Nonlinear Dynamic Simulation of Turbomachinery Components and Systems

Abstract

The following chapters deal with the nonlinear transient simulation of turbomachinery systems. Power generation steam and gas turbine engines, combined cycle systems, aero gas turbine engines ranging from single spool engines to multi-spool high pressure core engines with an afterburner for supersonic flights, rocket propulsion systems and compression systems for transport of natural gas with a network of pipeline systems are a few examples of systems that heavily involve turbomachinery components.
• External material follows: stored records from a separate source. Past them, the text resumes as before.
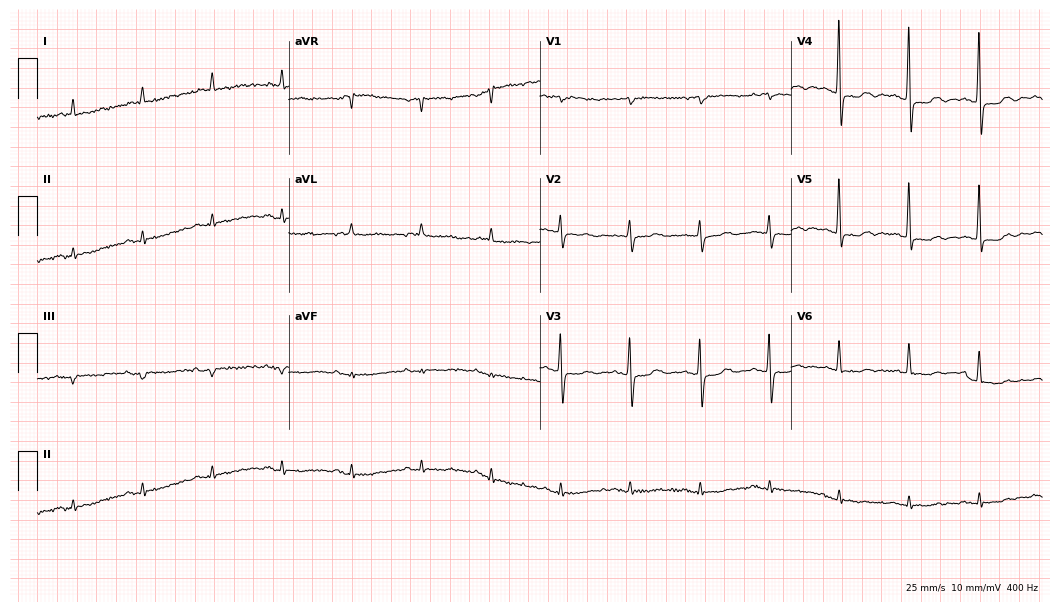
Resting 12-lead electrocardiogram. Patient: a woman, 85 years old. None of these six findings is recorded: first-degree AV block, right bundle branch block, left bundle branch block, sinus bradycardia, atrial fibrillation, sinus tachycardia. Findings outside these six are not listed.
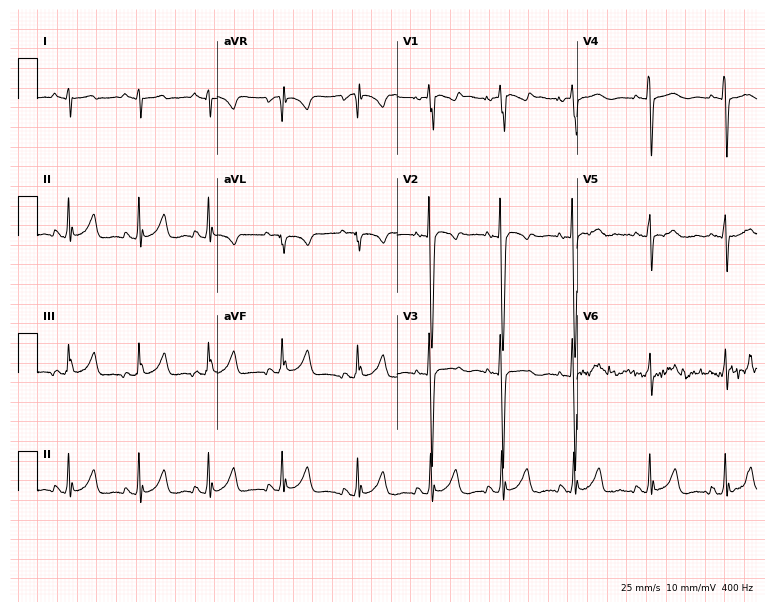
12-lead ECG (7.3-second recording at 400 Hz) from a 19-year-old male. Screened for six findings — first-degree AV block, right bundle branch block, left bundle branch block, sinus bradycardia, atrial fibrillation, sinus tachycardia — none is recorded.
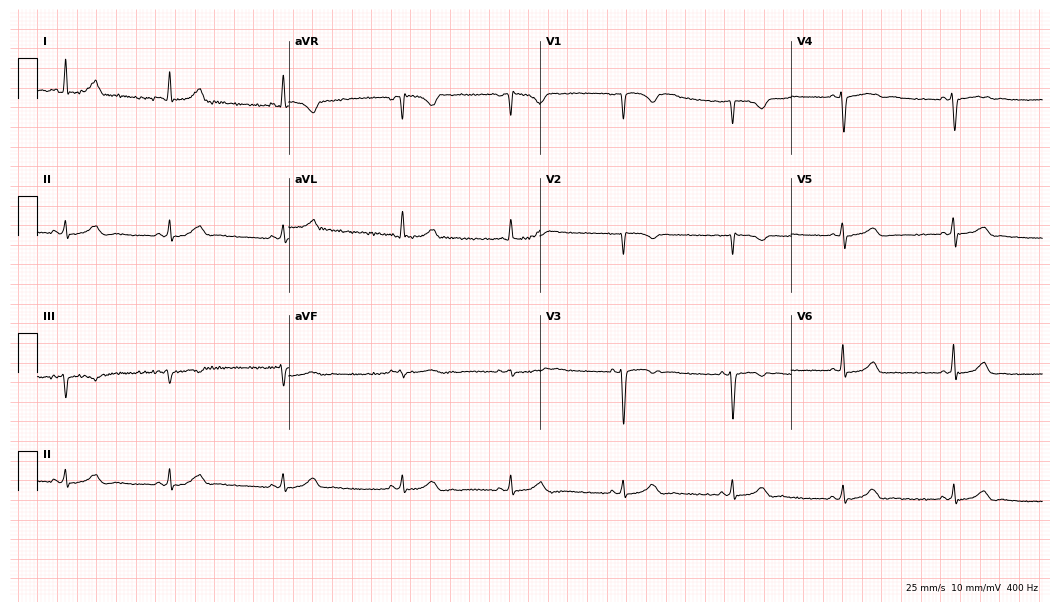
Electrocardiogram (10.2-second recording at 400 Hz), a 25-year-old woman. Overall reading on record: normal ECG.

Considering a power generation gas turbine engine as a turbomachinery system that is designed for steady state operation, its behavior during routine startups, shot downs, and operational load changes significantly deviates from the steady state design point. Aero gas turbine engines have to cover a relatively broad operational envelope that includes takeoff, low and high altitude operation conditions, as well as landing. During these operations, the components are in a continuous dynamic interaction with each other, where the aero-thermodynamic as well as the mechanical load conditions undergo temporal changes. As an example, the acceleration/ deceleration process causes a dynamic mismatch between the turbine and compressor power resulting in temporal change of the shaft speed.

In the above cases, the turbomachinery systems are subjected to the operating modes that are specific to the system operation. Besides these foreseeable events, there are unforeseeable operation scenarios that are not accounted for when designing the system. System failures, such as, blade loss during a routine operation, loss of cooling mass flow through the cooled turbine blades, adverse operation conditions that force the compressor component to surge, and failure of the control system, are a few examples of adverse operational conditions. In all of these operations, the system experiences adverse changes in total fluid and the thermodynamic process leading to greater aerodynamic, thermal and mechanical stress conditions.

The trend in the development of gas turbine technology during the past decades shows a continuous increase in efficiency, performance, and specific load capacities. This trend is inherently associated with increased aerodynamic, thermal, and mechanical stresses. Under this circumstance, each component operates in the vicinity of its aerodynamic, thermal and mechanical stress limits. Adverse operational conditions that cause a component to operate beyond its limits can cause structural damages as a result of increased aerodynamic, thermal, and structural stresses. To prevent this, the total response of the system, including aerodynamic, thermal, and mechanical responses must be known in the stage of design and development of new turbomachinery systems.

This chapter describes the physical basis for the non-linear dynamic simulation of gas turbine components and systems. A brief explanation of the numerical method for solution is followed by detailed dynamic simulation of several components described in the following chapters.